*WHAT YOU WILL DO*. No pictures go into the copy. Write out exactly the lines below from the one containing "Imatge de la" through the one containing "Renaissance-Epitaph des Freiherrn".

*STORED DATA*.
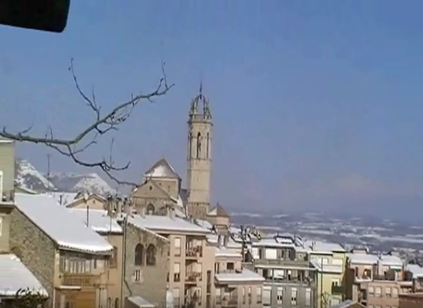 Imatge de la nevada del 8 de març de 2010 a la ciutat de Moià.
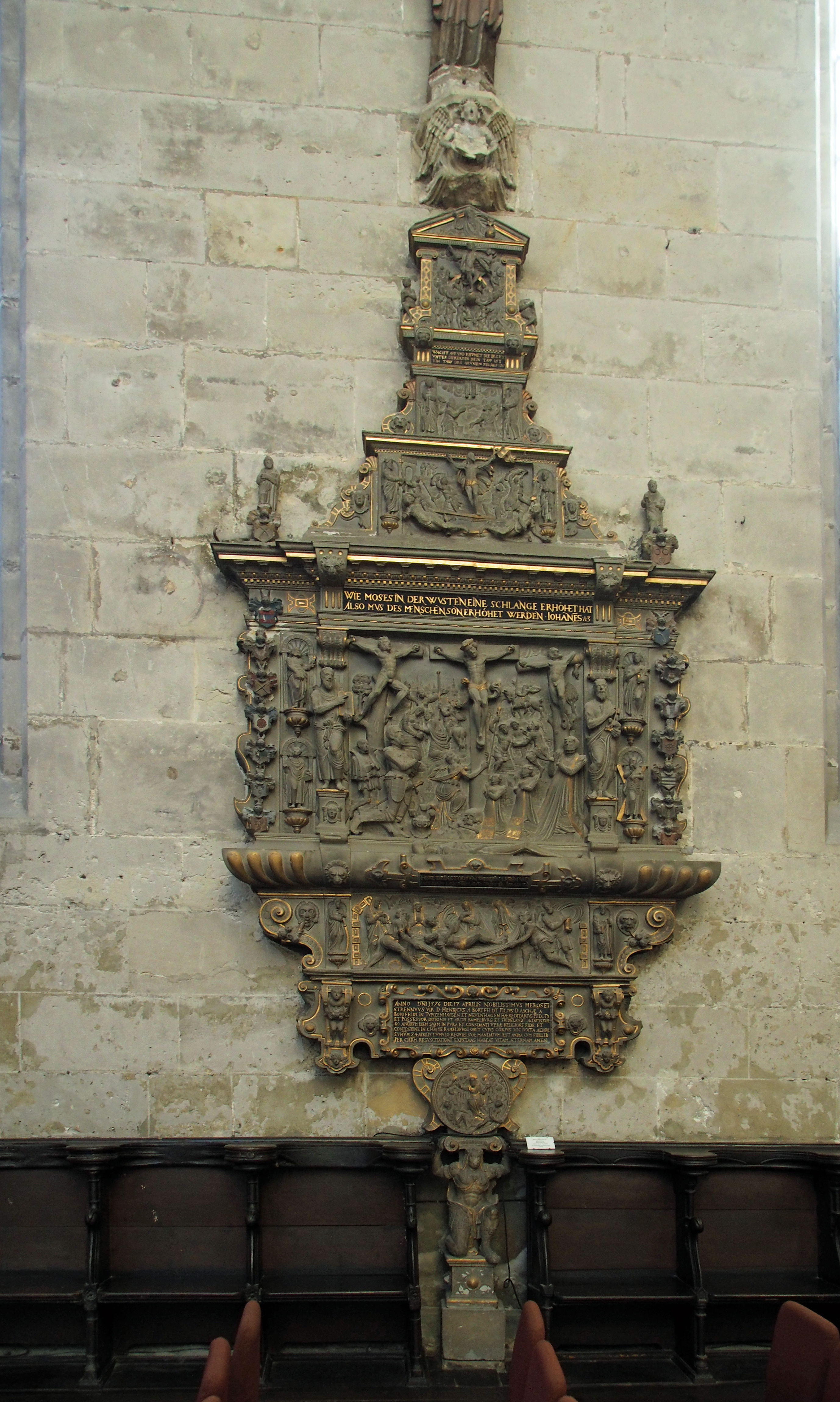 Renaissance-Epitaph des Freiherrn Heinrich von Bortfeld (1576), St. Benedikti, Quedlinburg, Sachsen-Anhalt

==

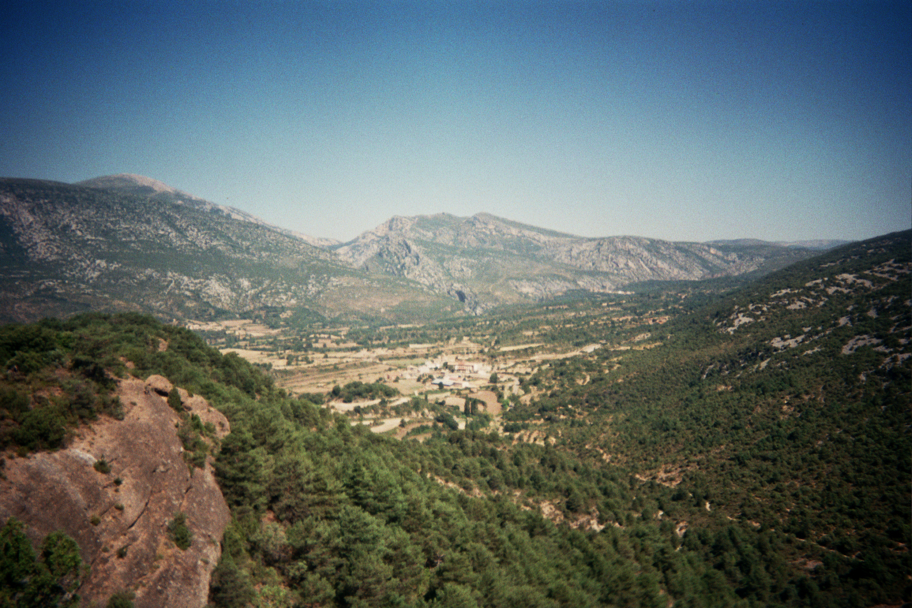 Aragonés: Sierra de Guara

*EXERCISE SOLUTION*.
 Imatge de la nevada del 8 de març de 2010 a la ciutat de Moià.
 Renaissance-Epitaph des Freiherrn Heinrich von Bortfeld (1576), St. Benedikti, Quedlinburg, Sachsen-Anhalt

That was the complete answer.